> Source data
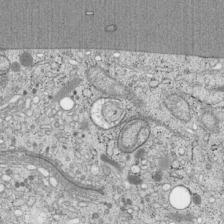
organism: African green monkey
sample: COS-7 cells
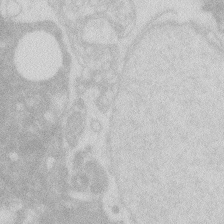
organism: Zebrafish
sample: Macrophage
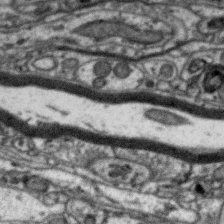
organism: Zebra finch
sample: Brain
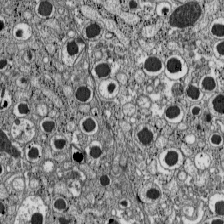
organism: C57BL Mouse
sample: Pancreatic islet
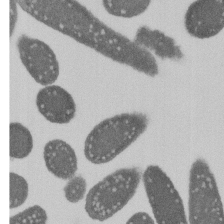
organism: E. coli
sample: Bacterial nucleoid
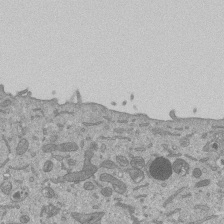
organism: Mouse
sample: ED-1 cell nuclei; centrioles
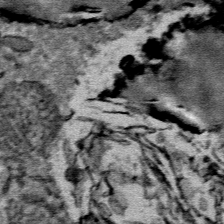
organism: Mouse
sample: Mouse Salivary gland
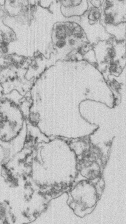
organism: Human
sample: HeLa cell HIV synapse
---
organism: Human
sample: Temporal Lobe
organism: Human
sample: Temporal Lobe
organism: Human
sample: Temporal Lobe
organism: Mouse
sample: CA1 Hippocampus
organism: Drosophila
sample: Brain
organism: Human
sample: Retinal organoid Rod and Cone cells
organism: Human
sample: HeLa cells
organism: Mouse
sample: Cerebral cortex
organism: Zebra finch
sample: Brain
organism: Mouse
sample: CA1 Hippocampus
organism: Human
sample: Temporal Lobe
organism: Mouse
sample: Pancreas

> Task to carry out
In the records above, the line with "sample: Retinal organoid Rod and Cone cells" marks the start and the line with "sample: Pancreas" marks the end; copy that stretch exactly, both lines included, and nothing else.

> Solution below
sample: Retinal organoid Rod and Cone cells
organism: Human
sample: HeLa cells
organism: Mouse
sample: Cerebral cortex
organism: Zebra finch
sample: Brain
organism: Mouse
sample: CA1 Hippocampus
organism: Human
sample: Temporal Lobe
organism: Mouse
sample: Pancreas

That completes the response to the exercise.